Directed by: Luke Jaden

Starring: Aurora Perrineau, Jaden Piner, Jill Marie Jones, Rob Zabrecky, Charley Palmer Rothwell

 On the morning of Halloween, a mixed-race family receives a prank message saying they have been "Boo'ed", and that they need to pass on the "curse" before midnight or they will suffer supernatural consequences. While the youngest, Caleb, is very disturbed by this, his deeply religious father dismisses it out of hand. However later that night, each of them is confronted by a malevolent spirit…

There are certain films which can hook you with their very first image. I AM NOT A SERIAL KILLER and LET HER OUT are two prime examples of this - hitting you with a shot that entices the eye and draws you into the film immediately. Then there are others which take an initial scene to play out - the remake of THE TOWN THAT DREADED SUNDOWN with its long tracking shot, for example. BOO! Falls into this second category.
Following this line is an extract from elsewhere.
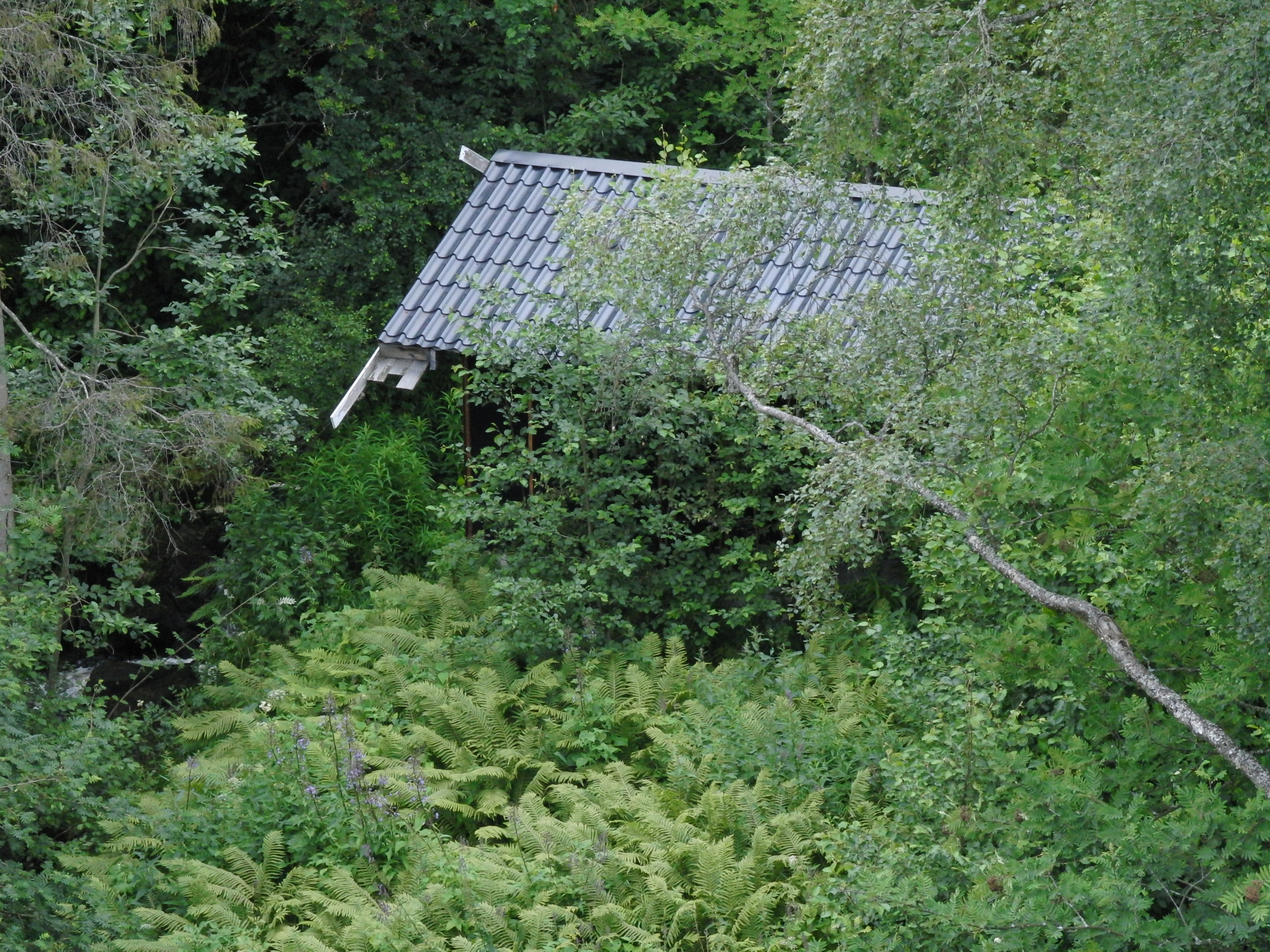 Buru mikrokraftverk

It's prologue begins with a long rotating shot of kids in costume, trick-or-treating, establishing the time, then an aerial tracking shot of a car, slowly making its way through the suburban streets, while ominous synth score builds the tension. It is a great start to an interersting take on the haunted house genre.


 The most interesting aspect to BOO! Is the family front and centre in the film. The father, James is a deeply religious man who frustrated by his family's lack of Faith. Daughter Morgan is a beautiful young woman who had tried to commit suicide when younger and is in a state of rebellion against her parents (who seem pretty damn liberal, especially when they learn she's got a tattoo). Mother Elyse has a dark secret which has led her to anti-depressants and alcohol to cope. And then there is Caleb, the youngest, who has to deal with all of this on a daily basis. It's clear from the drawings and sculptures he's created in his room that he has a very dark imagination already, and now his dad's actions have allowed a ghost into their home…


 Seeing how isolated each family member is from the rest should make them easy pickings for a ghost that uses their dark secrets against them to mess with their heads and allow him to control them. However each proves just a little bit more resilient than you'd expect. Two of my favourite reaction shots come from Elyse and Morgan, when they are confronted with something spooky - Morgan pops her head into a room and is confronted with a doppelganger floating in mid-air - her reaction is to immediately slam the door closed! When Elyse spots a pram sitting in the middle of the street, in the middle of the night, she immediately runs away! Unfortunately these reactions aren't consistent throughout the film but these moments were quite refreshing.


 What the film is lacking is some context. We get to learn a little bit more about the events of the prologue (turned into an urban legend by kids) but there is no further explanation of the curse or the spirit that is haunting them. The spirit remains pretty vague throughout the film, which gives the film-makers carte-blanche as to what it can or can't do.

 From a filmatism point of view, this is very well put together. The synth score by Jon Natchez is great and at times evokes both Halloween and Mandy. As mentioned above there are some very artistic moments with framing and tracking shots, and the way certain characters are shot makes you start to wonder who's going to be the first to break.



 Although the scares are pretty conventional and the ghostly presence ill-defined, BOO! Manages to bring enough originality to the table to make it stand out. Technically well-made, with strong production values and a cast given some good background and motivation to feast on, there is much to keep you entertained here.